Although for large files (20BG), my system falls back to <300MB/s after a few seconds, for small files (<1GB) this feature is quite appealing.
To correct the comment above, I'm not sure whether >0.6~0.9 GB/s can only be reached via multi-threads or not, I was using multisession parallel in R to run a for loop. You might be able to achieve that speed by adjusting streamer buffer size to system optimal. Also I was using cstdio instead of fstream, which gives me 1.5x performance under omp critical section.
Hi @dipterix, thanks for sharing your ideas and suggestions!
And yes, you're very right, the caching effect is extremely important to take into account. To make sure the files are not cached in the benchmarks, I only use each file once. So new files are generated for each measurement. That's much slower for the benchmark, but at least we can be sure the caching effect do not play a role in the benchmarks.

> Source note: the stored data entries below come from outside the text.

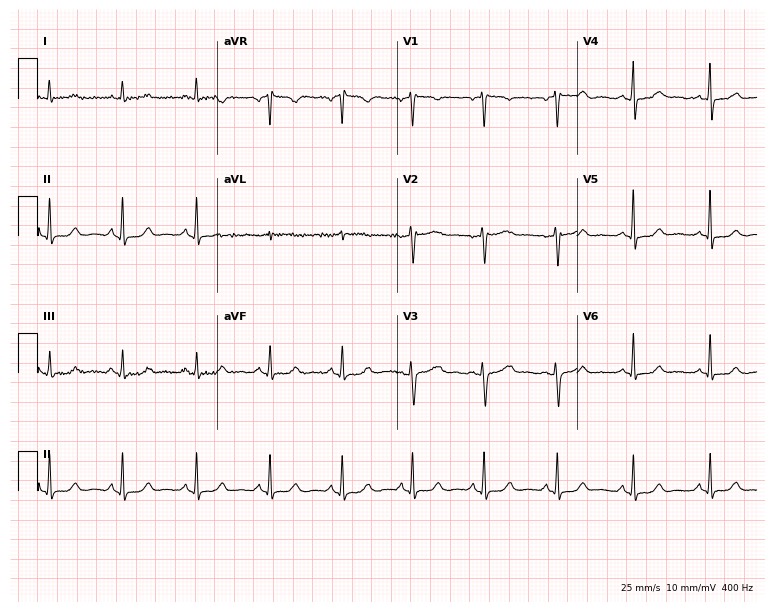
Electrocardiogram (7.3-second recording at 400 Hz), a 58-year-old woman. Overall reading on record: normal ECG.
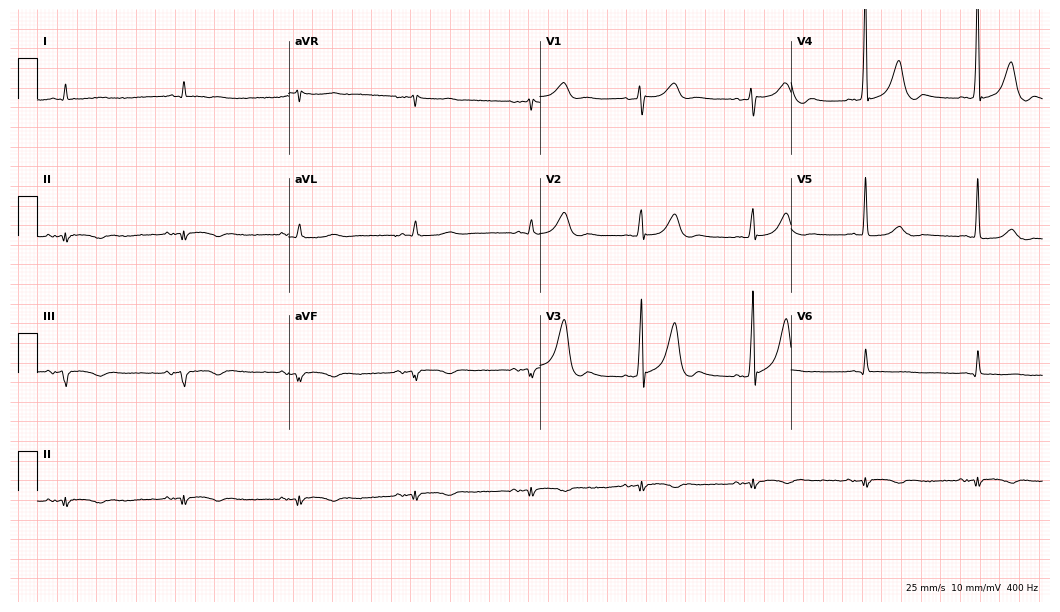
ECG — a man, 78 years old. Screened for six findings — first-degree AV block, right bundle branch block, left bundle branch block, sinus bradycardia, atrial fibrillation, sinus tachycardia — none is recorded. Only these six findings were labelled.
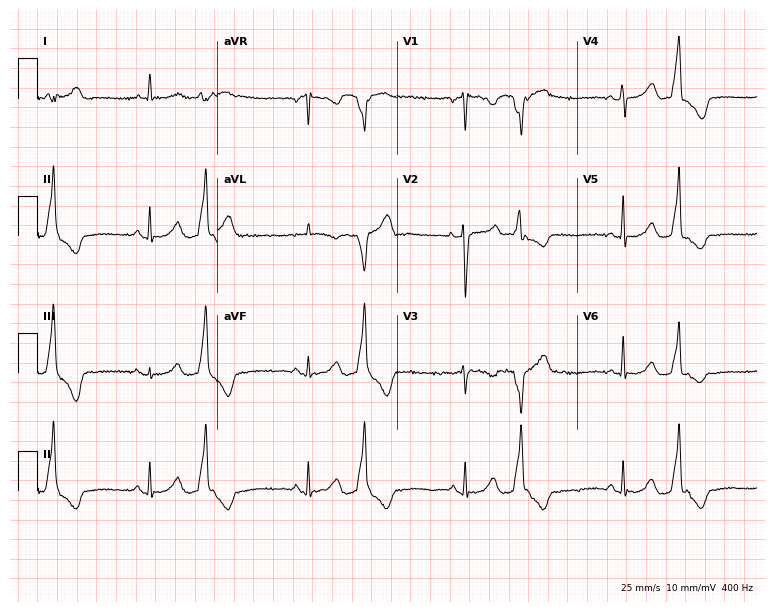
ECG (7.3-second recording at 400 Hz) — a 41-year-old female. Screened for six findings — first-degree AV block, right bundle branch block, left bundle branch block, sinus bradycardia, atrial fibrillation, sinus tachycardia — none is recorded. Other findings, if any, are not listed.
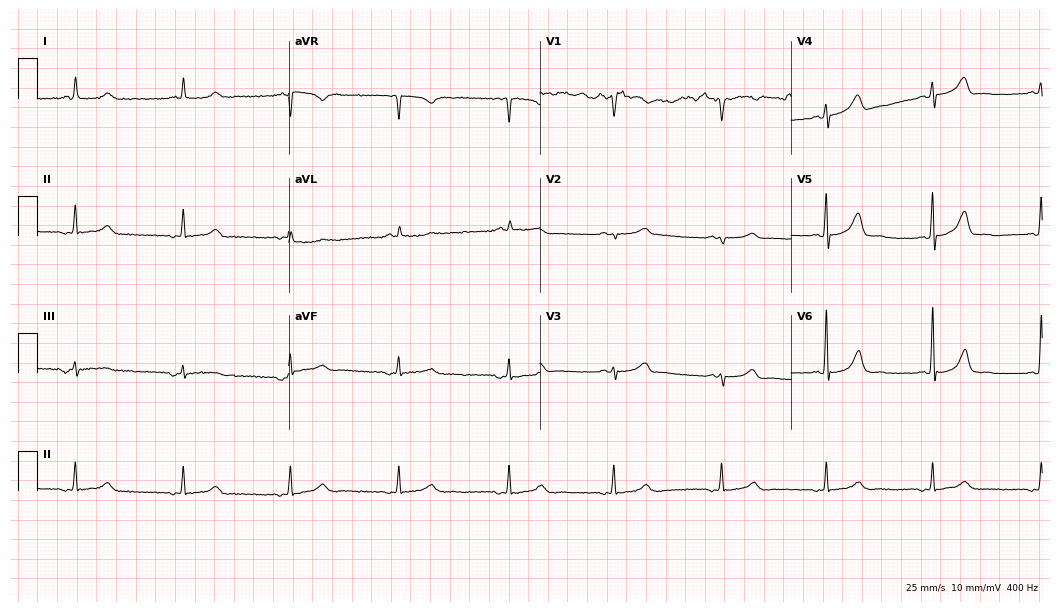
12-lead ECG from a 74-year-old man. Screened for six findings — first-degree AV block, right bundle branch block, left bundle branch block, sinus bradycardia, atrial fibrillation, sinus tachycardia — none is recorded. Findings outside these six are not listed.
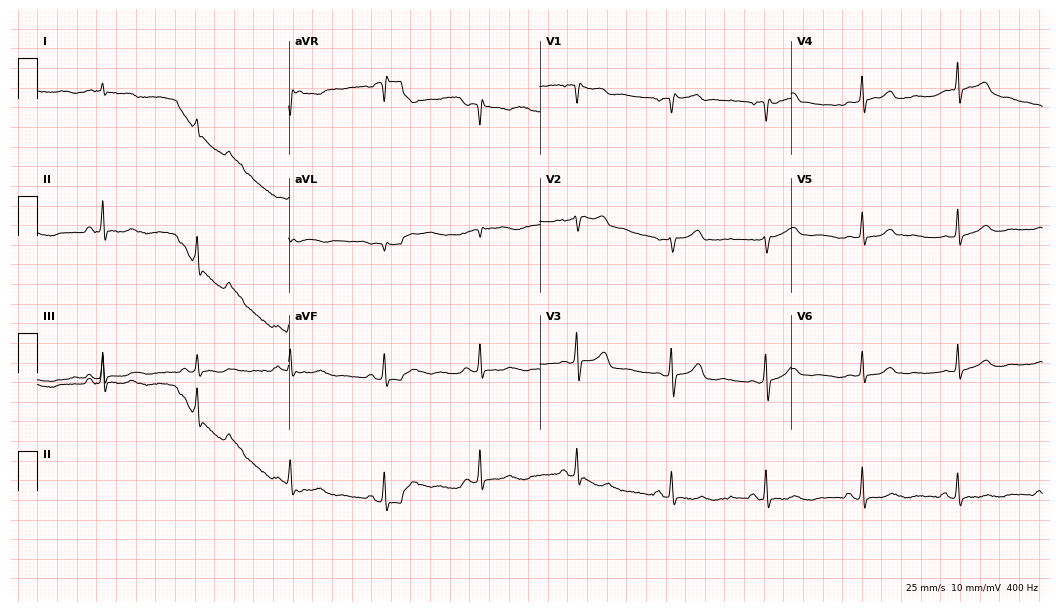
ECG — a man, 69 years old. Labelled as a normal ECG.
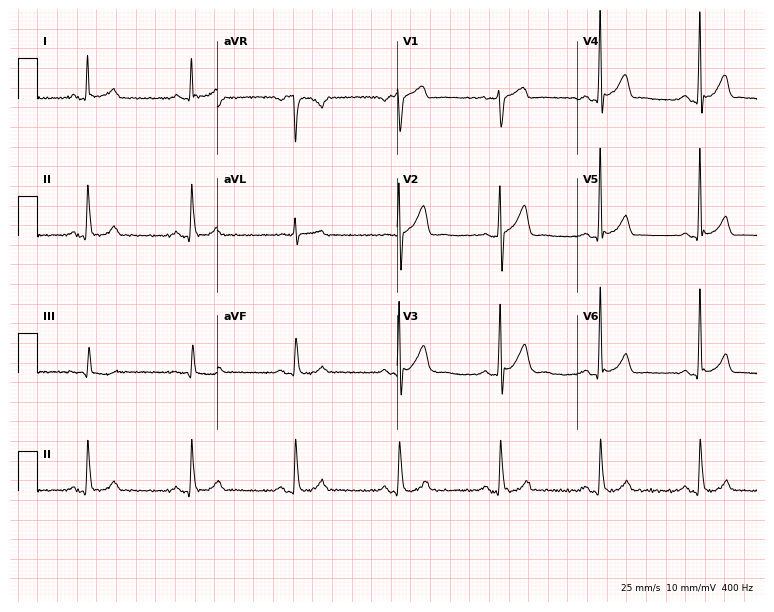
Standard 12-lead ECG recorded from a female, 68 years old (7.3-second recording at 400 Hz). Read as a normal ECG.
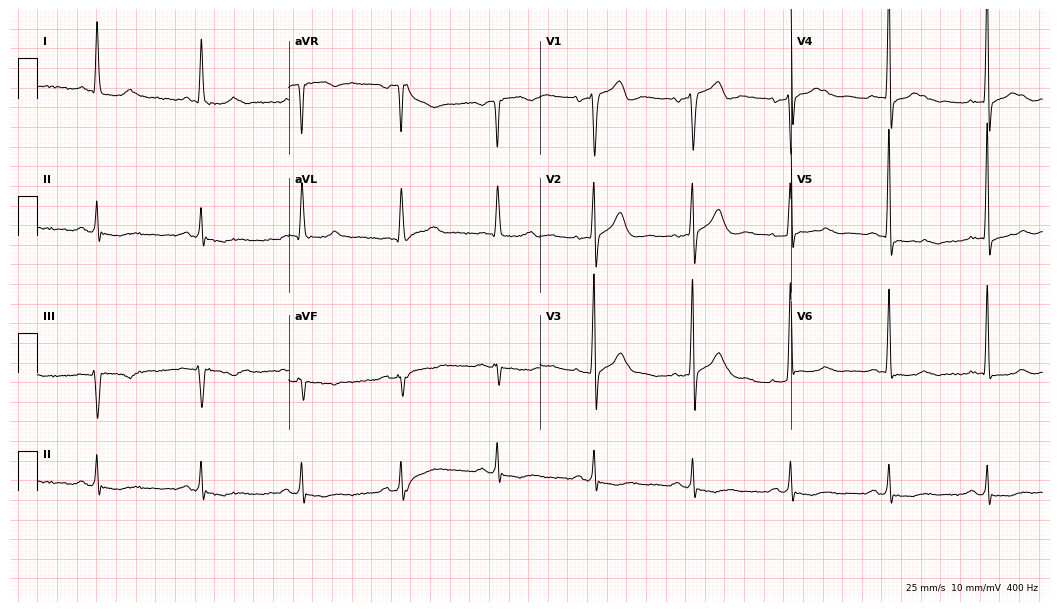
Electrocardiogram (10.2-second recording at 400 Hz), a male, 85 years old. Of the six screened findings (first-degree AV block, right bundle branch block (RBBB), left bundle branch block (LBBB), sinus bradycardia, atrial fibrillation (AF), sinus tachycardia), none is recorded.
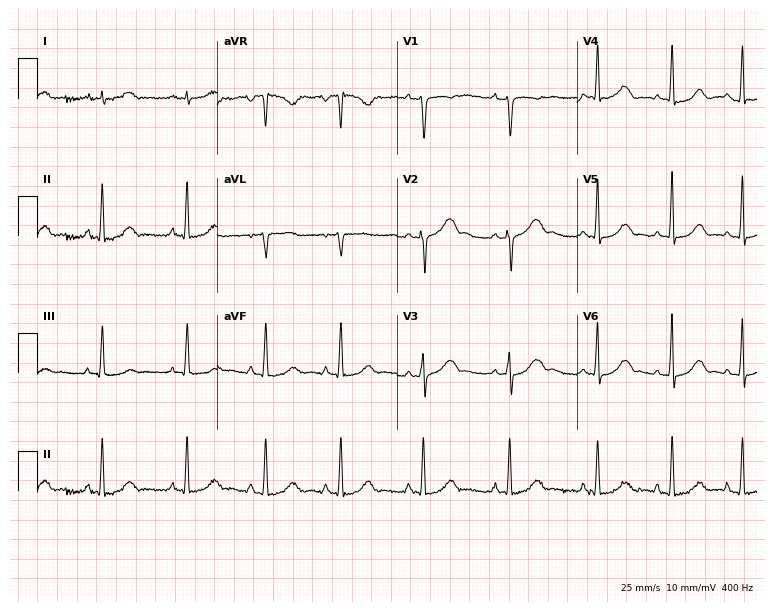
Resting 12-lead electrocardiogram (7.3-second recording at 400 Hz). Patient: a 23-year-old female. Read as a normal ECG.
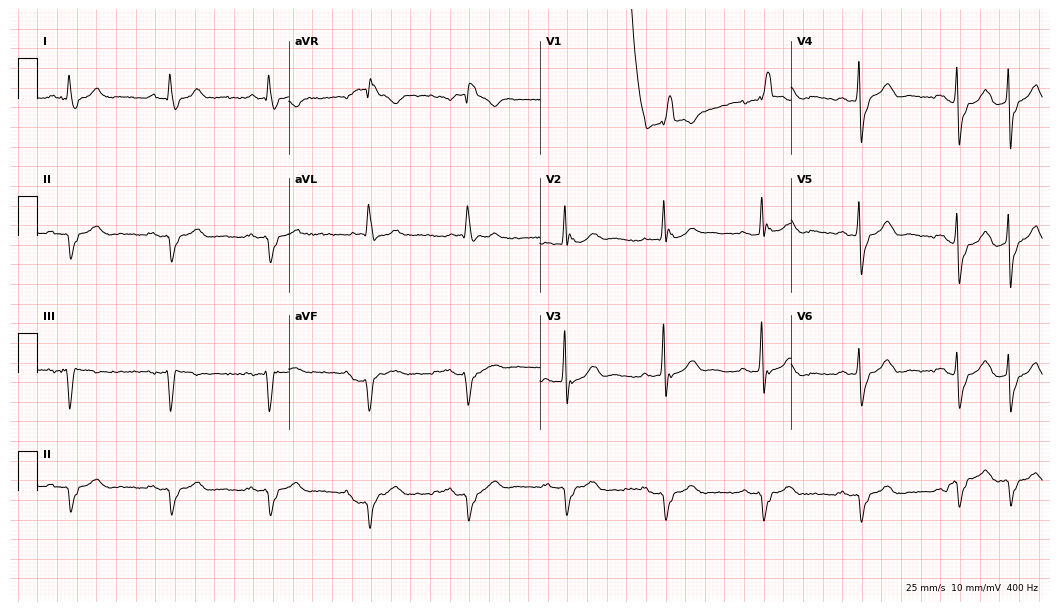
Standard 12-lead ECG recorded from a male, 78 years old. None of these six findings is recorded: first-degree AV block, right bundle branch block (RBBB), left bundle branch block (LBBB), sinus bradycardia, atrial fibrillation (AF), sinus tachycardia.
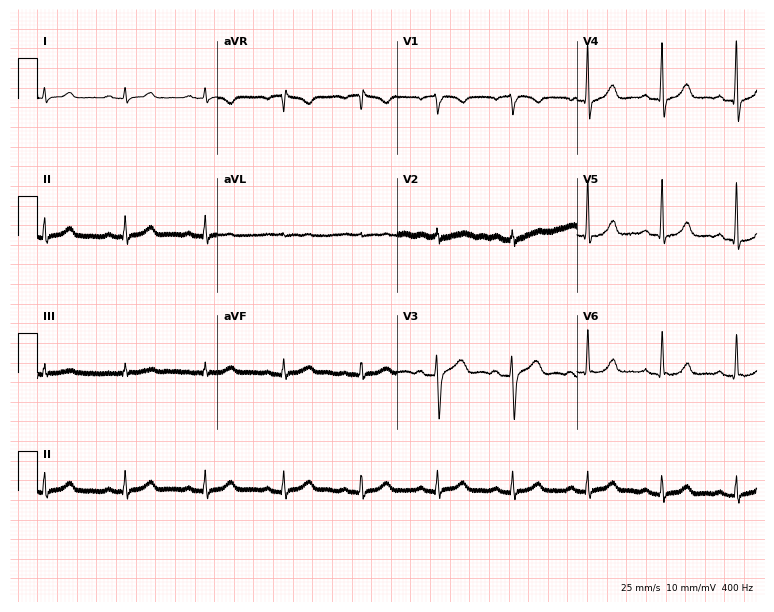
Standard 12-lead ECG recorded from a 61-year-old male. Read as a normal ECG.

The caching effect is an OS level optimization where bytes read from disk are kept in RAM to use with subsequent reads to disk. So the first time we measure actual disk performance but after that we basically measure RAM retrieval performance, definitely not what we want to measure. Your 300 MB/s limit is most probably caused by a limitation in disk speed on your system. Single threaded disk speed can go up to multiple GB/s for fast NVME disks (but still slower than RAM :-)).
It's definitely interesting to investigate the performance differences between cstdio and fstream in more detail and see if any gains can be made there!